──────── STORED DATA ────────
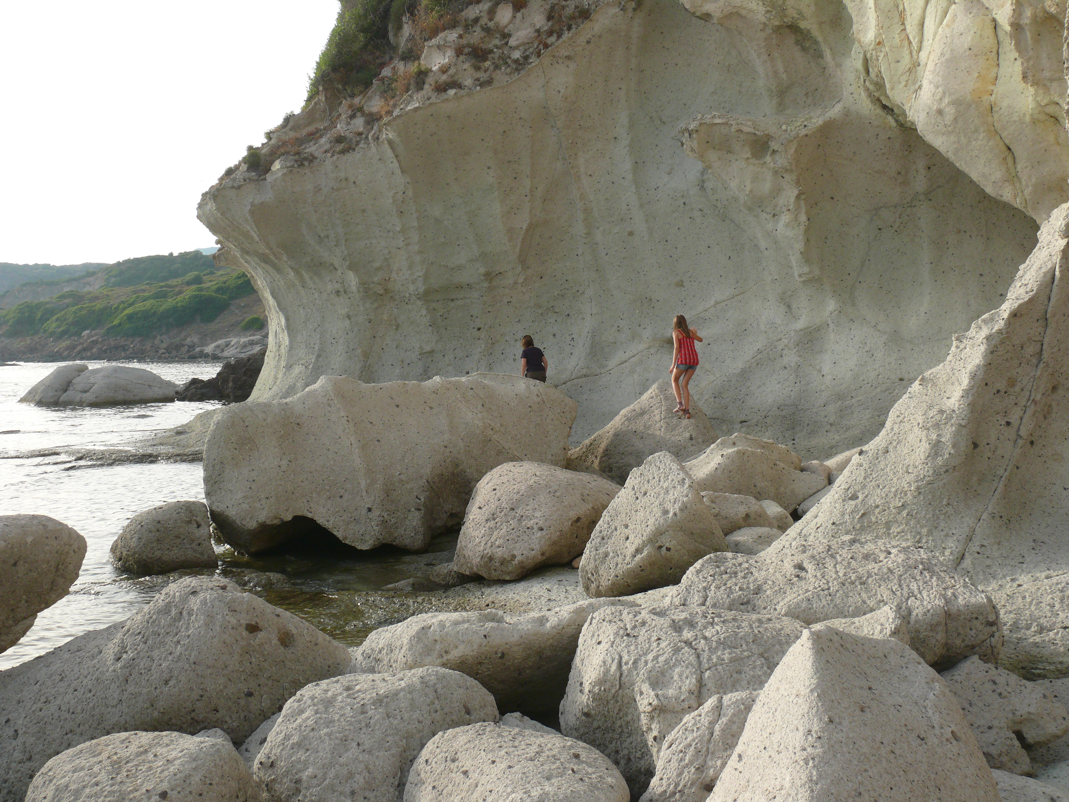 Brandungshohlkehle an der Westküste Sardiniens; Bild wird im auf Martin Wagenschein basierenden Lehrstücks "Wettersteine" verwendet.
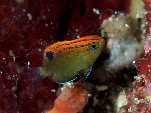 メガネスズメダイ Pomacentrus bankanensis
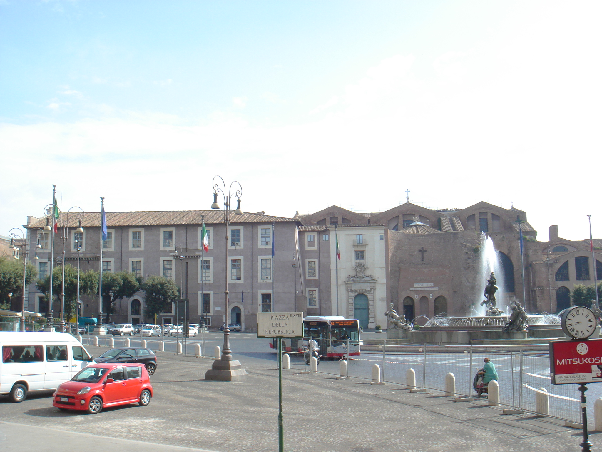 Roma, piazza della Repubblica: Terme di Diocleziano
────────
Repeat the material above precisely as it appears, omitting the images it contains.

 Brandungshohlkehle an der Westküste Sardiniens; Bild wird im auf Martin Wagenschein basierenden Lehrstücks "Wettersteine" verwendet.
 メガネスズメダイ Pomacentrus bankanensis
 Roma, piazza della Repubblica: Terme di Diocleziano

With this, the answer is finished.